Information Extractable from the Provided Document:
1. A table of acceptance criteria and the reported device performance:
The acceptance for this device is based on "substantial equivalence" to a legally marketed predicate device. The document does not describe performance metrics in the way one would for an AI/algorithm-based device (e.g., accuracy, sensitivity, specificity). Instead, it compares the physical, optical, and chemical properties, material, indications for use, and method of manufacture to the predicate device. The "acceptance criteria" here are effectively that these characteristics are sufficiently similar to the predicate to establish substantial equivalence.
| Parameter | Acceptance Criteria (Predicate Device: Flexlens Hydrophilic Contact Lens for Daily Wear) | Reported Device Performance (Specialty 42 Hydrophilic Contact Lens for Daily Wear) |
|---|---|---|
| Material | hefilcon A | hefilcon A |
| Indication for Use | myopia, hyperopia and astigmatism | myopia and hyperopia (Note: Toric version also covers astigmatism) |
| Water Content | 42% | 42% |
| Light Transmittance | >95% | >95% |
| Dk (35° C) | 13.13 X 10-11 | 13.25 X 10-11 |
| Powers | +20.00 to -20.00 Diopters | +20.00 to -20.00 Diopters |
| Color | clear | clear and blue visibility |
| Specific Gravity | 1.044 | 1.031 |
| Refractive Index | 1.413 | 1.417 |
| Method of Manufacture | Lathe cut | Lathe cut |
| FDA Material Grouping | Group 1 (low water, non-ionic polymers) | Group 1 (low water, non-ionic polymers) |
| Disinfection Systems | (Implicitly similar for Group 1 material) | Heat, chemical or hydrogen peroxide disinfection systems |
| Wear Modality | Daily Wear | Daily Wear |
| Replacement Program | (Implicitly similar for Daily Wear) | Frequent Replacement program with scheduled replacement |
2. Sample sized used for the test set and the data provenance:
Not applicable. This is a contact lens submission based on substantial equivalence, not an AI/algorithm study with test sets and data provenance.
3. Number of experts used to establish the ground truth for the test set and the qualifications of those experts:
Not applicable. Ground truth for a test set is not mentioned as this is a device clearance based on substantial equivalence.
4. Adjudication method (e.g. 2+1, 3+1, none) for the test set:
Not applicable.
5. If a multi reader multi case (MRMC) comparative effectiveness study was done, If so, what was the effect size of how much human readers improve with AI vs without AI assistance:
Not applicable. This is not an AI-assisted device.
6. If a standalone (i.e. algorithm only without human-in-the-loop performance) was done:
Not applicable. This is not an algorithm-only device.
7. The type of ground truth used (expert consensus, pathology, outcomes data, etc):
For this type of device (contact lens), the "ground truth" for "acceptance" is its physical, chemical, and optical properties and its intended use, which are verified against a predicate device and established material classifications (e.g., FDA Group 1 for materials). There isn't a "ground truth" in the diagnostic or prognostic sense.
8. The sample size for the training set:
Not applicable.

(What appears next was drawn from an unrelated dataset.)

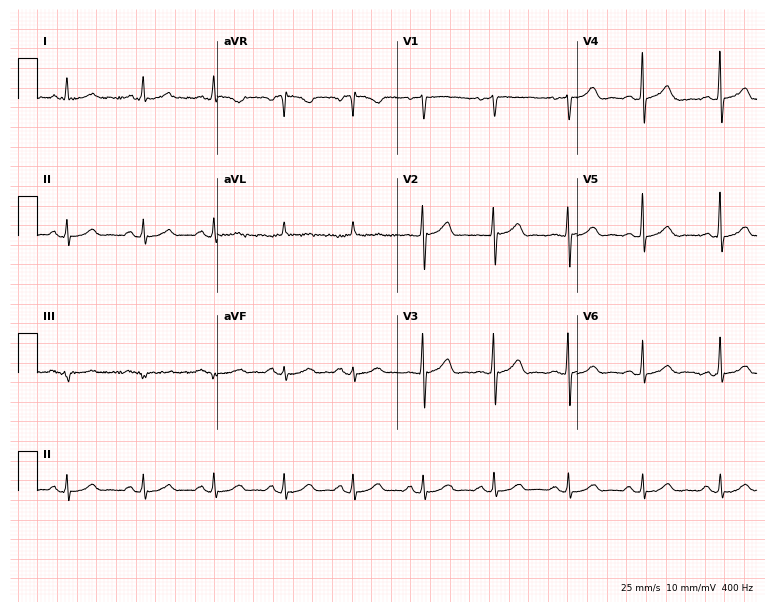
12-lead ECG from a 70-year-old man (7.3-second recording at 400 Hz). Recorded interpretation: within normal limits.

This is not an AI/machine learning device requiring a training set.
9. How the ground truth for the training set was established:
Not applicable.
§ 886.5925 Soft (hydrophilic) contact lens.
(a)
Identification. A soft (hydrophilic) contact lens is a device intended to be worn directly against the cornea and adjacent limbal and scleral areas of the eye to correct vision conditions or act as a therapeutic bandage. The device is made of various polymer materials the main polymer molecules of which absorb or attract a certain volume (percentage) of water.(b)

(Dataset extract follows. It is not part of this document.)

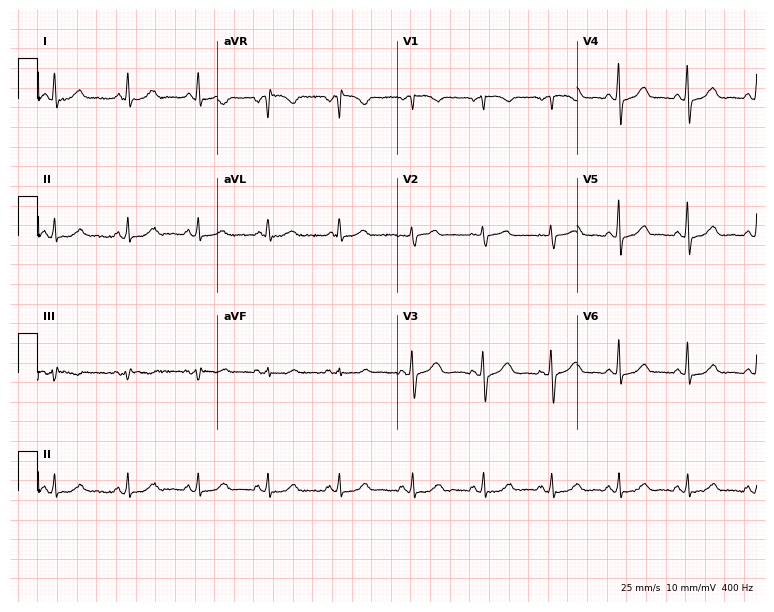
Electrocardiogram, a 75-year-old female. Overall reading on record: normal ECG.

Classification. (1) Class II if the device is intended for daily wear only.(2) Class III if the device is intended for extended wear.
(c)
Date PMA or notice of completion of a PDP is required. As of May 28, 1976, an approval under section 515 of the act is required before a device described in paragraph (b)(2) of this section may be commercially distributed. See § 886.3.